● Directions: Pictures must be left out. Print the lines from the beginning of the material through the line holding "Церемония вручения Главнокомандующим", exactly and nothing else.

● Task input:
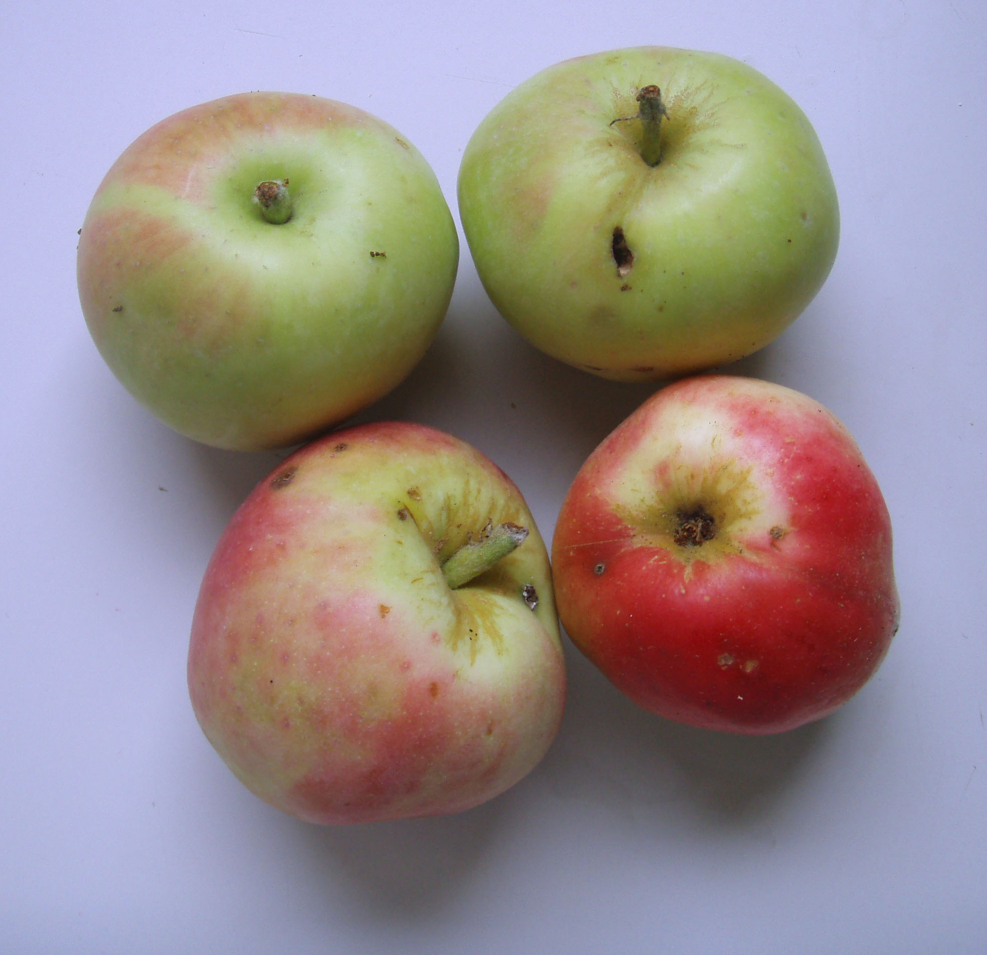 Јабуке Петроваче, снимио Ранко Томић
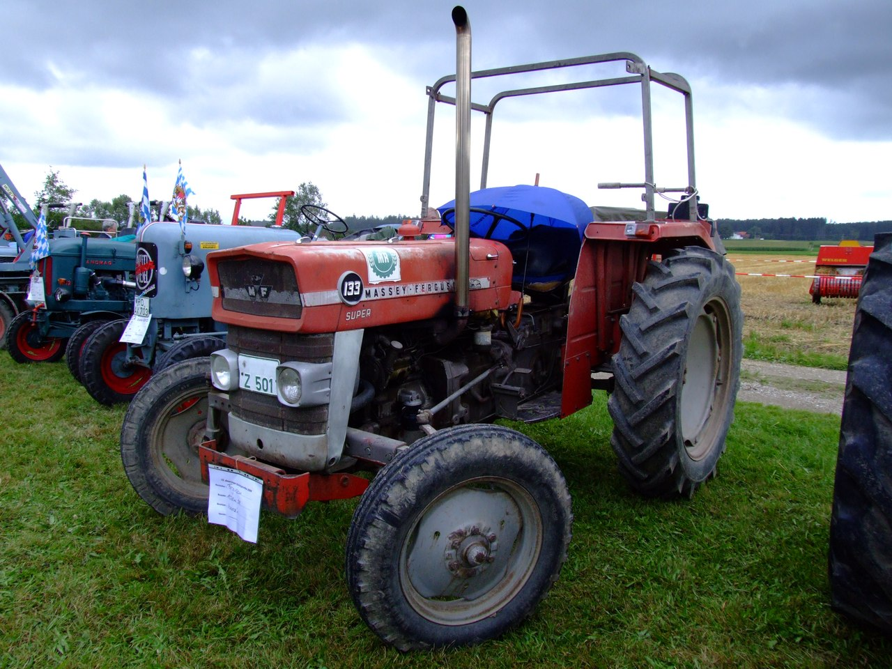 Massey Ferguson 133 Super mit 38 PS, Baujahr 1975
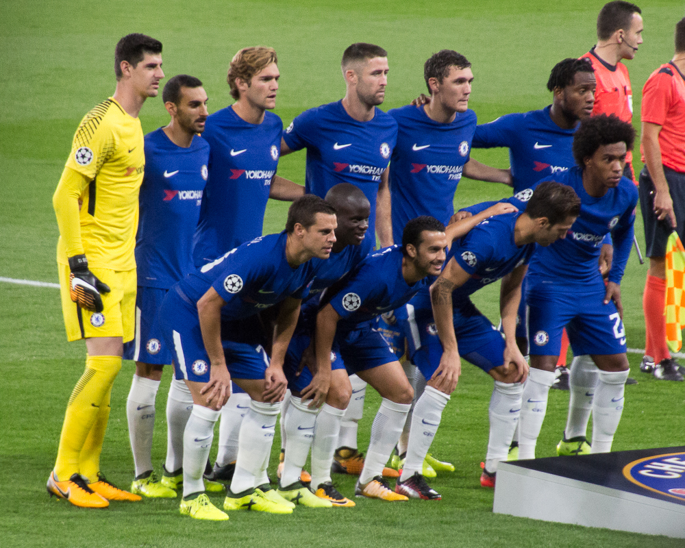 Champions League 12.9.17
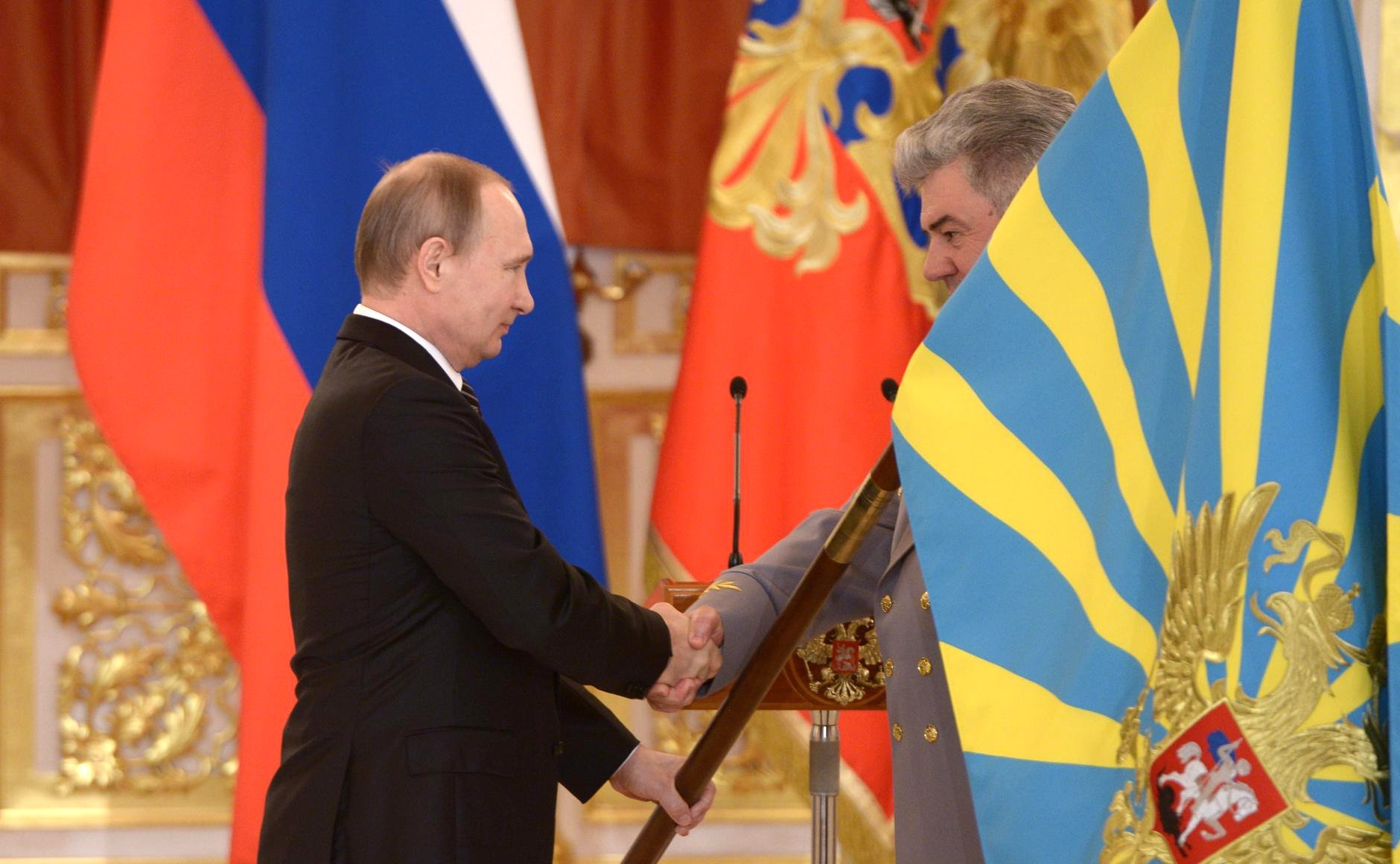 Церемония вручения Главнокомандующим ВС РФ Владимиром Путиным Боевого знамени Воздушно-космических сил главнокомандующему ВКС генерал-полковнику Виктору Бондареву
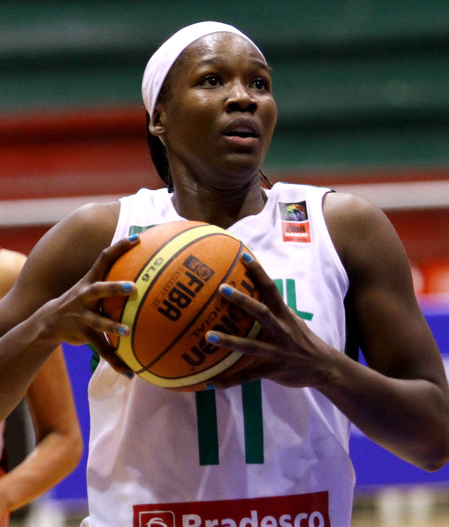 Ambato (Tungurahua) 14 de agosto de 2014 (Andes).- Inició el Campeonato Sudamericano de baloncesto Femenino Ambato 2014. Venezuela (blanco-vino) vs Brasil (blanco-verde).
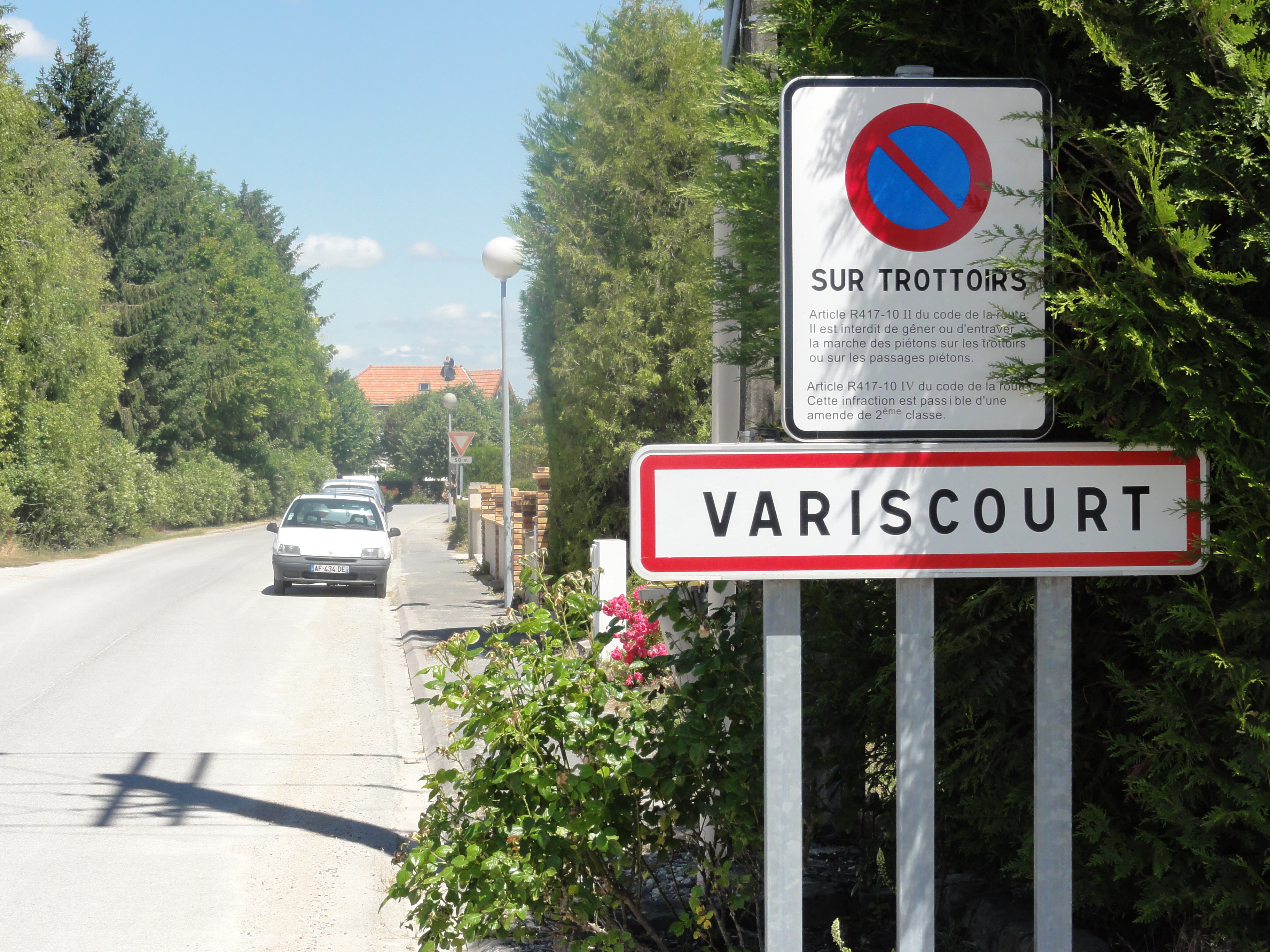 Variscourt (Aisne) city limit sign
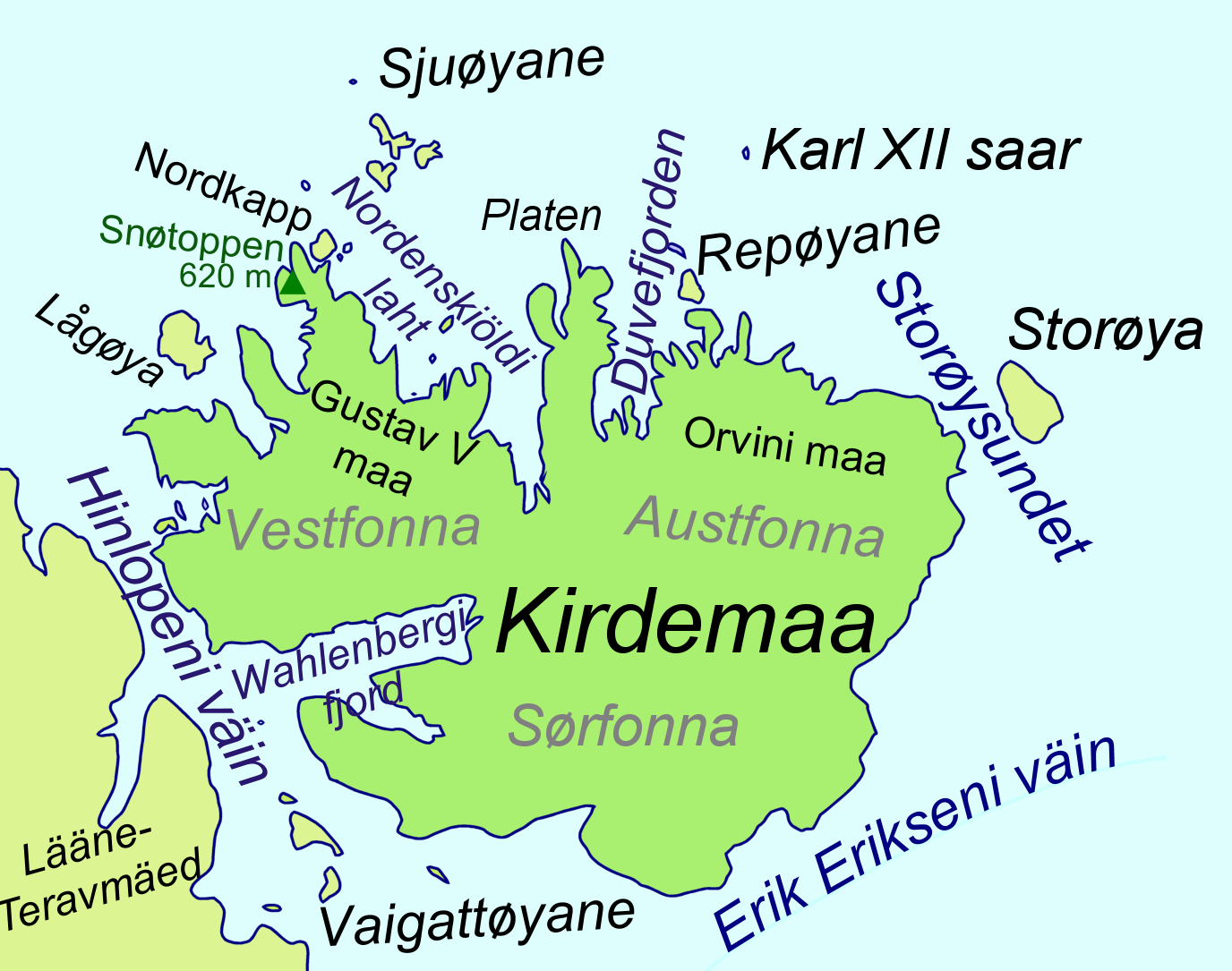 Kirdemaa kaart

● Expected answer:
 Јабуке Петроваче, снимио Ранко Томић
 Massey Ferguson 133 Super mit 38 PS, Baujahr 1975
 Champions League 12.9.17
 Церемония вручения Главнокомандующим ВС РФ Владимиром Путиным Боевого знамени Воздушно-космических сил главнокомандующему ВКС генерал-полковнику Виктору Бондареву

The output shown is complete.